Information provided –
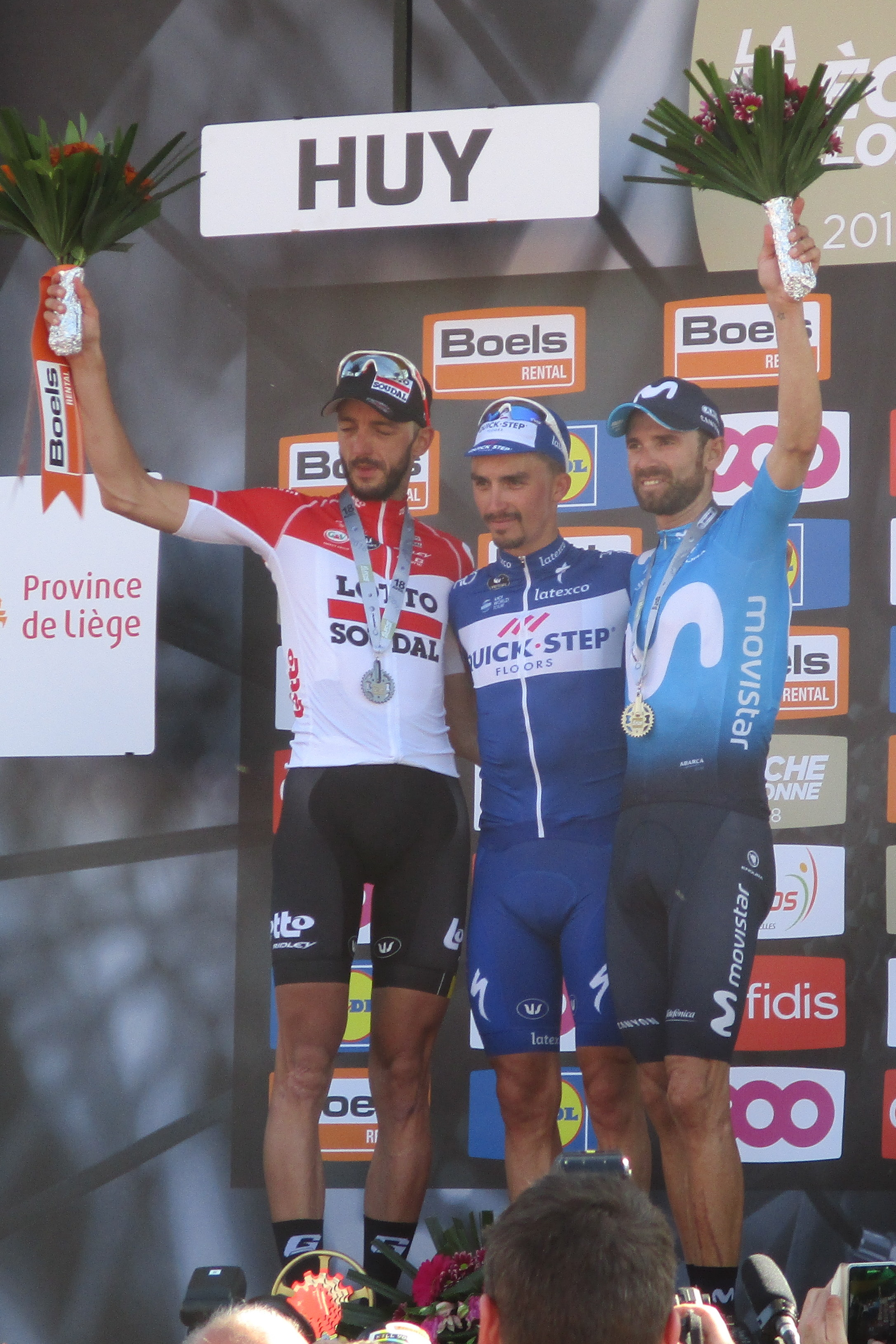 Waalse Pijl 2018 op de Mur van Huy. 1. Julian Alaphilippe; 2. Alejandro Valverde; 3. Jelle Vanendert
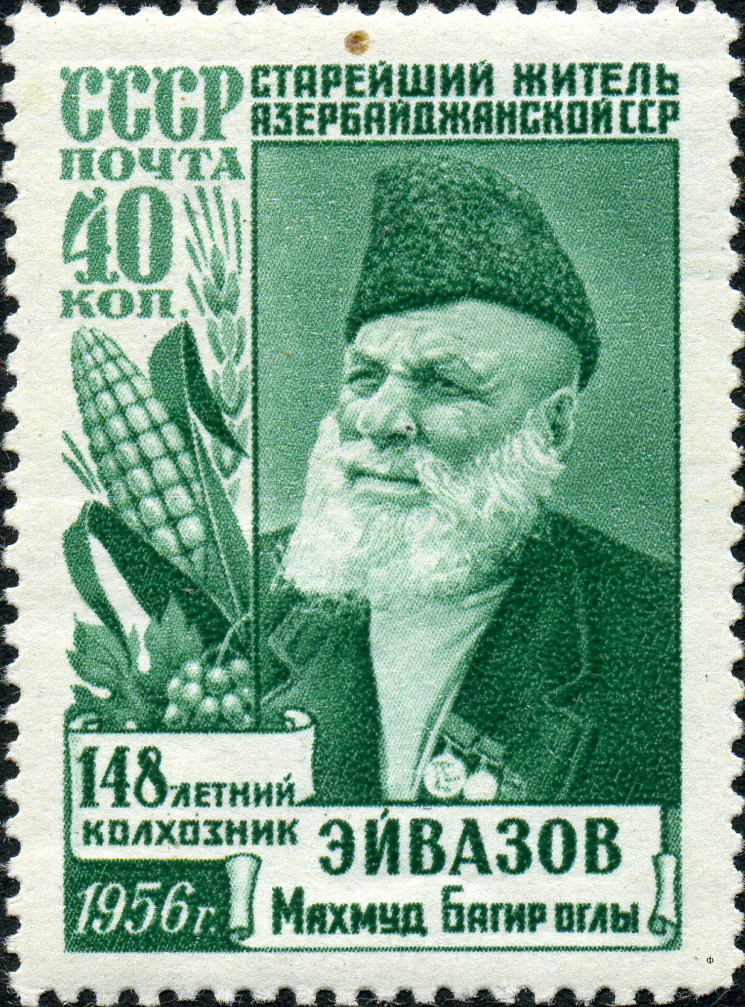 Марка СССР
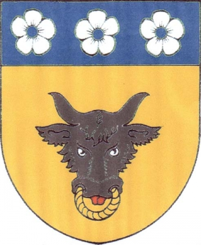 znak, Žďánice, okres Žďár nad Sázavou

Exercise objective –
Leaving out only the pictures, return the material above unchanged.

Task solution –
 Waalse Pijl 2018 op de Mur van Huy. 1. Julian Alaphilippe; 2. Alejandro Valverde; 3. Jelle Vanendert
 Марка СССР
 znak, Žďánice, okres Žďár nad Sázavou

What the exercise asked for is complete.